Here's the VFD...I just went back in my Amazon order history and found it.  I have the manual in the garage. 






						LAPOND High Performance VFD Inverter VFD Drive 2.2KW 220V 3HP 9.6A,Variable Frequency Drive for Motor Speed Control,SVD-PS Series: Amazon.com: Tools & Home Improvement
					

LAPOND High Performance VFD Inverter VFD Drive 2.2KW 220V 3HP 9.6A,Variable Frequency Drive for Motor Speed Control,SVD-PS Series: Amazon.com: Tools & Home Improvement



					www.amazon.com


----------



## Ceej0103 (Dec 22, 2020)

Ok here's the updates.  I'm not sure what motor I was remembering but this thing definitely doesn't have 9 wires like the motor plate indicates.  All I'm seeing is 3 wires.  See attached pictures.  I tested resistance across each of the three wires and got a constant value of 12.5 ohms.  I tested each wire to the motor housing (ground) and got OL (Open Line) for that test, which is what you would expect with a good motor.
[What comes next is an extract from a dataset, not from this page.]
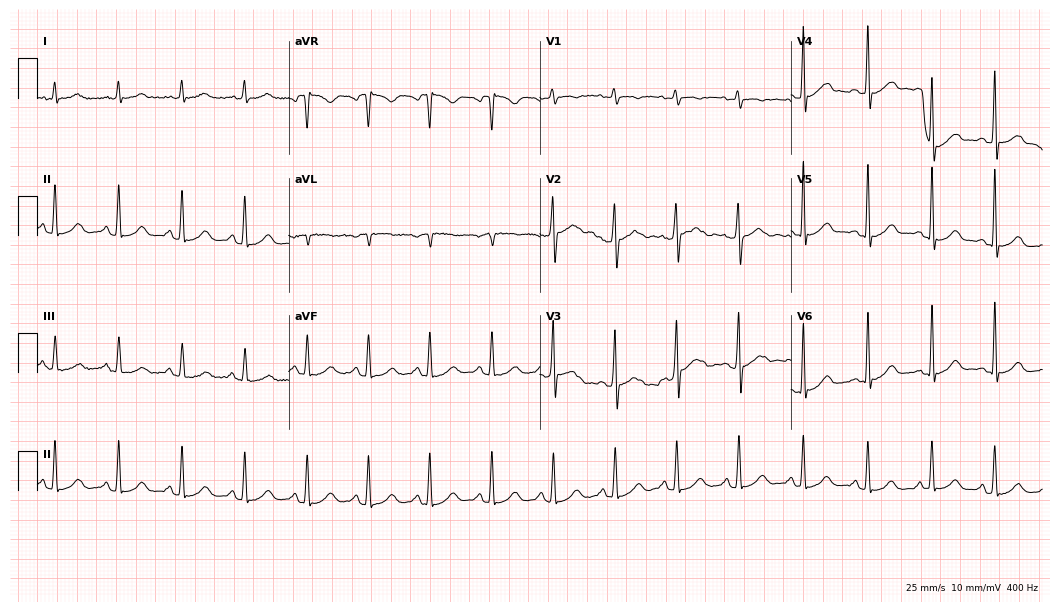
12-lead ECG from a man, 49 years old. Labelled as a normal ECG.

I'm baffled. 

For one, the plate on this motor suggests it has 9 wires and a low/high voltage wiring option.  I'm seeing 3 wires.  And even with 3 wires, there's no wild variation of resistance across the windings and there is apparently no grounded winding.

So....what do I have on my hands here?


----------



## Lo-Fi (Dec 22, 2020)

Puzzling, but probably good news for your motor... Could you post the data plate from the motor? 

I'm guessing the grinder isn't anywhere near the hp rating of the mill, so that might be a false positive on the VFD having survived it's outputs being switched. I'm trying to think up ways to test it...


----------



## Ceej0103 (Dec 22, 2020)

Lo-Fi said:


> Puzzling, but probably good news for your motor... Could you post the data plate from the motor?
> 
> I'm guessing the grinder isn't anywhere near the hp rating of the mill, so that might be a false positive on the VFD having survived it's outputs being switched. I'm trying to think up ways to test it...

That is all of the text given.